## EXERCISE
Find the "sample: Bacterial nucleoid" line in the records below and repeat it and every later line exactly, up to the last; do not include pictures.

[Collection entries]
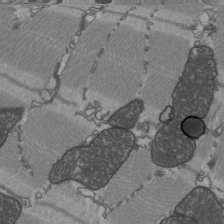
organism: C57BL Mouse
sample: Heart
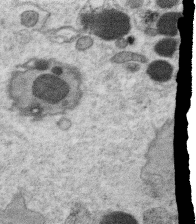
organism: C. elegans
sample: C. elegans oocyte; sperm cells
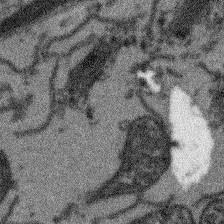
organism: Arabidopsis thaliana
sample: Root tip
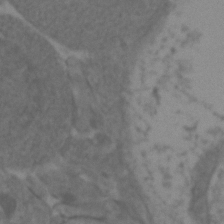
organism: Zebrafish
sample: Zebrafish embryo
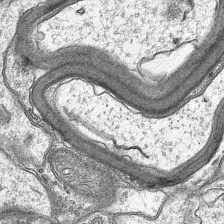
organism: Mouse
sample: CA1 Hippocampus
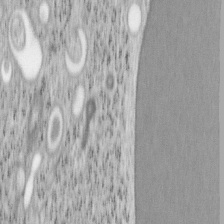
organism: Human
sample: HeLa cells
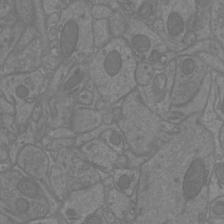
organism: Mouse
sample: Cortical neurons
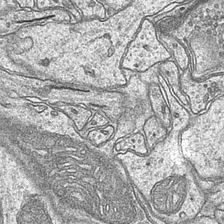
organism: Mouse
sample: CA1 Hippocampus
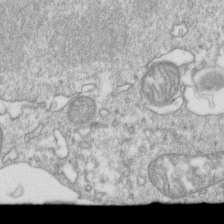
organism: Mouse
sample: Activated OT-1 CD8+ T cells
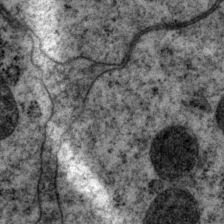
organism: P. pacificus
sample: Pharynx
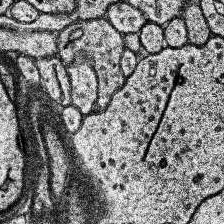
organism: Human
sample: Temporal Lobe
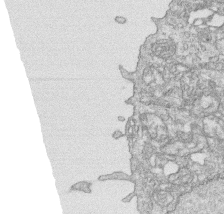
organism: Human
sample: HeLa cell HIV synapse
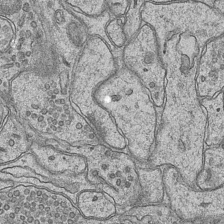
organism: Mouse
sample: CA1 Hippocampus
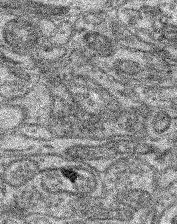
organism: Mouse
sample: Retina
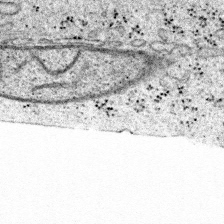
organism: Human
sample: HeLa cells
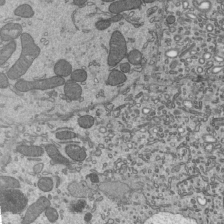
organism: Mouse
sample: Mouse epididymis efferent ductule cilia
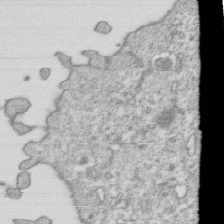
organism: Mouse
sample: Activated OT-1 CD8+ T cells
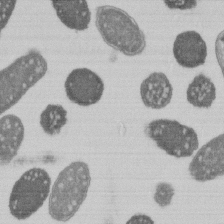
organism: E. coli
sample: Bacterial nucleoid
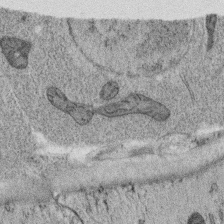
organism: C. elegans
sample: C. elegans oocyte; sperm cells
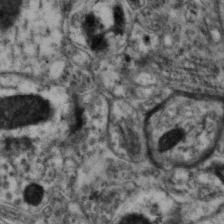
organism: Mouse
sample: Neocortex
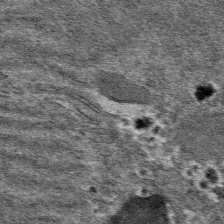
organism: Mouse
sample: Mouse hepatocytes
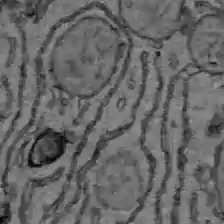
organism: C57BL Mouse
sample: Liver
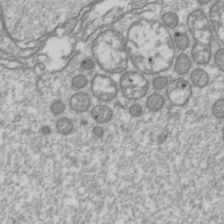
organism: Drosophila
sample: Cell division; meiosis; drosophila spermatocytes
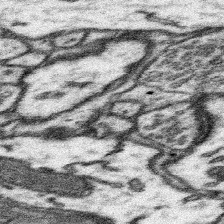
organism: Mouse
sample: Somatosensory cortex neuropil
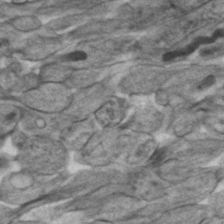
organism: Zebrafish
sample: Zebrafish embryo
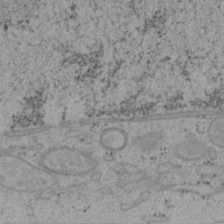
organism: Human
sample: HeLa cells
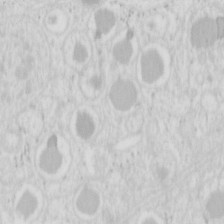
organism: Mouse
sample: Pancreas
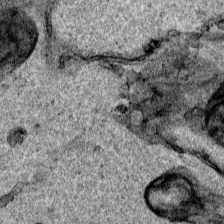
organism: Human
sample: Mitochondria in HCT116 cells
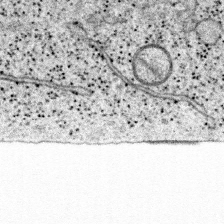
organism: Human
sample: HeLa cells
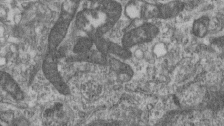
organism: Mouse
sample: Centriole in ependymal cells
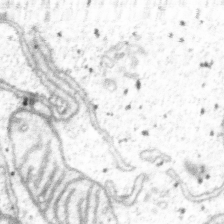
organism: Human
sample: HeLa cells
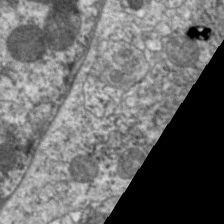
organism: C. elegans
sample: Pharynx
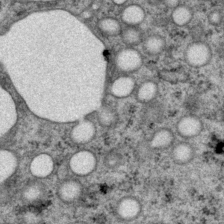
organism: P. pacificus
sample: Pharynx
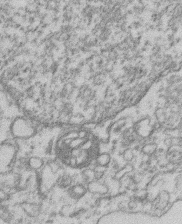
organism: Mouse
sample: T cell stromal cell synapse
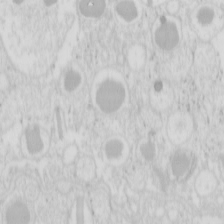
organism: Mouse
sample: Pancreas
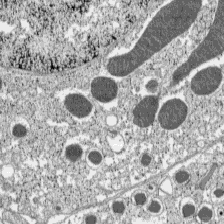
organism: C57BL Mouse
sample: Pancreatic islet
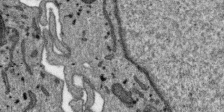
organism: Human
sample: Lung epithelial cells, uninfected (mock) control
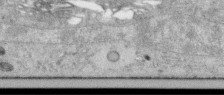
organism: Human
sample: Centriole in RPE cells
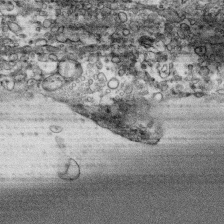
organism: Human
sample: CRL-1474
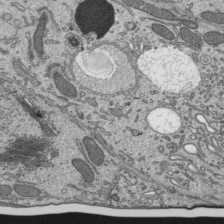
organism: Mouse
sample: Mouse epididymis efferent ductule cilia
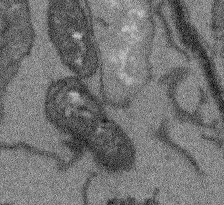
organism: Arabidopsis thaliana
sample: Root tip
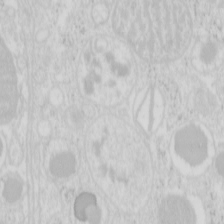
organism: Mouse
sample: Pancreas
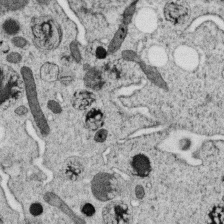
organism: C. elegans
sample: C. elegans oocyte; sperm cells
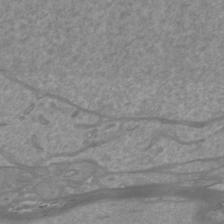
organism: Mouse
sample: Cortical neurons
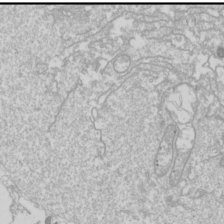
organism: Drosophila
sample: Cell division; meiosis; drosophila spermatocytes
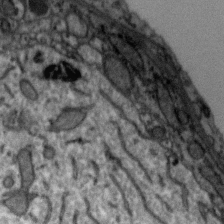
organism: Zebra finch
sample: Brain
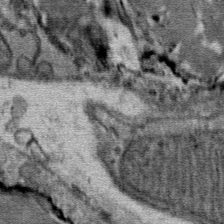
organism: Mouse
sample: Mouse Salivary gland
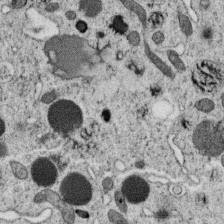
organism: C. elegans
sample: C. elegans oocyte; sperm cells
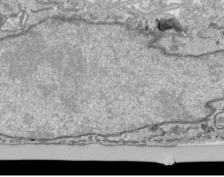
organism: Human
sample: Mitochondria in HCT116 cells

## RESULT
sample: Bacterial nucleoid
organism: C. elegans
sample: C. elegans oocyte; sperm cells
organism: Mouse
sample: Neocortex
organism: Mouse
sample: Mouse hepatocytes
organism: C57BL Mouse
sample: Liver
organism: Drosophila
sample: Cell division; meiosis; drosophila spermatocytes
organism: Mouse
sample: Somatosensory cortex neuropil
organism: Zebrafish
sample: Zebrafish embryo
organism: Human
sample: HeLa cells
organism: Mouse
sample: Pancreas
organism: Human
sample: Mitochondria in HCT116 cells
organism: Human
sample: HeLa cells
organism: Mouse
sample: Centriole in ependymal cells
organism: Human
sample: HeLa cells
organism: C. elegans
sample: Pharynx
organism: P. pacificus
sample: Pharynx
organism: Mouse
sample: T cell stromal cell synapse
organism: Mouse
sample: Pancreas
organism: C57BL Mouse
sample: Pancreatic islet
organism: Human
sample: Lung epithelial cells, uninfected (mock) control
organism: Human
sample: Centriole in RPE cells
organism: Human
sample: CRL-1474
organism: Mouse
sample: Mouse epididymis efferent ductule cilia
organism: Arabidopsis thaliana
sample: Root tip
organism: Mouse
sample: Pancreas
organism: C. elegans
sample: C. elegans oocyte; sperm cells
organism: Mouse
sample: Cortical neurons
organism: Drosophila
sample: Cell division; meiosis; drosophila spermatocytes
organism: Zebra finch
sample: Brain
organism: Mouse
sample: Mouse Salivary gland
organism: C. elegans
sample: C. elegans oocyte; sperm cells
organism: Human
sample: Mitochondria in HCT116 cells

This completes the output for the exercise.